Also, fsfs is still transactional, so the commits are stored in the
transaction directory until they are moved into place, and *then*
db/current is updated.

Thus, at worst, you will end up with a backup that does not include the
last revision, *not* a corrupt repository.



---------------------------------------------------------------------
To unsubscribe, e-mail: users-unsubscribe@subversion.tigris.org
For additional commands, e-mail: users-help@subversion.tigris.org

Backing up - is db/current written last? (was: Berkeley...)

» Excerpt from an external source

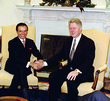 El presidente Carlos Menem se entrevistó con su par norteamericano, Bill Clinton, a "agenda abierta", en el Salón Oval de la Casa Blanca, sede del gobierno norteamericano.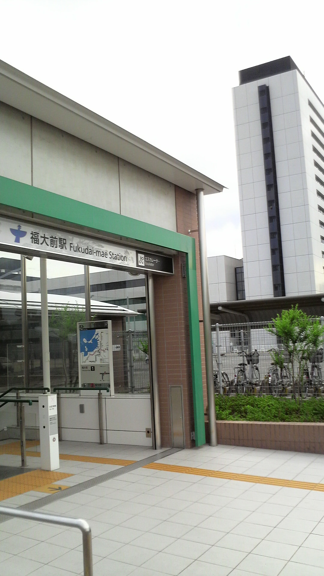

Posted by Soren 'Frank' Munch <sm...@u5.com>.
Daniel Berlin wrote:
> When I started looking at Subversion for our company, the mandatory
> requirements were reliability and availability. We have development
> offices in several countries and require 24-hour access. I waited until
> FSFS was available and stable and have since begun pilot testing.
>
> FSFS with rsync is indeed the way to go. We use rsync to backup our
> repositories being careful to backup db/current first. The backup cron
> job is amazingly fast - maybe a few seconds every hour, so we get highly
> reliable backups with essentially no impact on the server. We copy to a
> standby server (to be located in a disaster recovery center), so should
> the main server fail, or we lose network connectivity, we can be up and
> running again in under an hour.

Smart, and done with only packages, Subversion and rsync only.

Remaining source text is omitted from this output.